WORK ORDER |
Each record that follows should be repeated exactly, with no pictures carried over.
*** DATA RECORDS ***
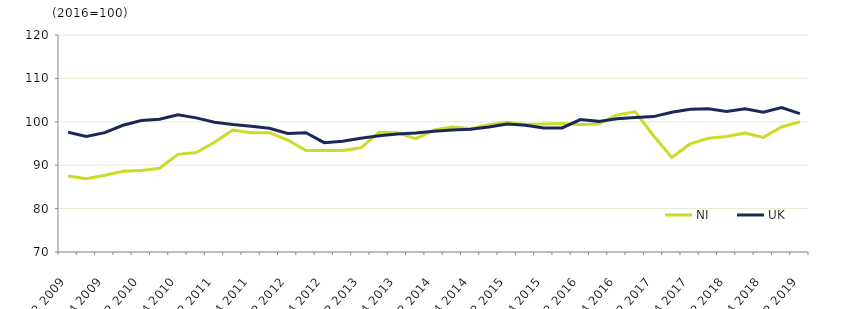
| Category | NI | UK  |
|---|---|---|
| Q2 2009 | 87.5 | 97.6 |
|  | 86.9 | 96.6 |
| Q4 2009 | 87.7 | 97.5 |
|  | 88.6 | 99.2 |
| Q2 2010 | 88.8 | 100.3 |
|  | 89.3 | 100.6 |
| Q4 2010 | 92.5 | 101.6 |
|  | 92.9 | 100.9 |
| Q2 2011 | 95.3 | 99.9 |
|  | 98.1 | 99.4 |
| Q4 2011 | 97.5 | 99 |
|  | 97.5 | 98.5 |
| Q2 2012 | 95.8 | 97.3 |
|  | 93.4 | 97.5 |
| Q4 2012 | 93.4 | 95.2 |
|  | 93.4 | 95.5 |
| Q2 2013 | 94 | 96.2 |
|  | 97.6 | 96.8 |
| Q4 2013 | 97.5 | 97.2 |
|  | 96.1 | 97.4 |
| Q2 2014 | 98.1 | 97.8 |
|  | 98.8 | 98.1 |
| Q4 2014 | 98.4 | 98.3 |
|  | 99.3 | 98.8 |
| Q2 2015 | 99.9 | 99.5 |
|  | 99.4 | 99.2 |
| Q4 2015 | 99.5 | 98.6 |
|  | 99.6 | 98.6 |
| Q2 2016 | 99.4 | 100.5 |
|  | 99.5 | 100.1 |
| Q4 2016 | 101.6 | 100.7 |
|  | 102.3 | 101 |
| Q2 2017 | 96.8 | 101.2 |
|  | 91.8 | 102.2 |
| Q4 2017 | 94.9 | 102.9 |
|  | 96.2 | 103 |
| Q2 2018 | 96.6 | 102.4 |
|  | 97.4 | 103 |
| Q4 2018 | 96.4 | 102.2 |
|  | 98.8 | 103.3 |
| Q2 2019 | 100 | 101.9 |
*** End of DATA RECORDS ***
SOLUTION FOR THIS EXERCISE |
| Category | NI | UK  |
|---|---|---|
| Q2 2009 | 87.5 | 97.6 |
|  | 86.9 | 96.6 |
| Q4 2009 | 87.7 | 97.5 |
|  | 88.6 | 99.2 |
| Q2 2010 | 88.8 | 100.3 |
|  | 89.3 | 100.6 |
| Q4 2010 | 92.5 | 101.6 |
|  | 92.9 | 100.9 |
| Q2 2011 | 95.3 | 99.9 |
|  | 98.1 | 99.4 |
| Q4 2011 | 97.5 | 99 |
|  | 97.5 | 98.5 |
| Q2 2012 | 95.8 | 97.3 |
|  | 93.4 | 97.5 |
| Q4 2012 | 93.4 | 95.2 |
|  | 93.4 | 95.5 |
| Q2 2013 | 94 | 96.2 |
|  | 97.6 | 96.8 |
| Q4 2013 | 97.5 | 97.2 |
|  | 96.1 | 97.4 |
| Q2 2014 | 98.1 | 97.8 |
|  | 98.8 | 98.1 |
| Q4 2014 | 98.4 | 98.3 |
|  | 99.3 | 98.8 |
| Q2 2015 | 99.9 | 99.5 |
|  | 99.4 | 99.2 |
| Q4 2015 | 99.5 | 98.6 |
|  | 99.6 | 98.6 |
| Q2 2016 | 99.4 | 100.5 |
|  | 99.5 | 100.1 |
| Q4 2016 | 101.6 | 100.7 |
|  | 102.3 | 101 |
| Q2 2017 | 96.8 | 101.2 |
|  | 91.8 | 102.2 |
| Q4 2017 | 94.9 | 102.9 |
|  | 96.2 | 103 |
| Q2 2018 | 96.6 | 102.4 |
|  | 97.4 | 103 |
| Q4 2018 | 96.4 | 102.2 |
|  | 98.8 | 103.3 |
| Q2 2019 | 100 | 101.9 |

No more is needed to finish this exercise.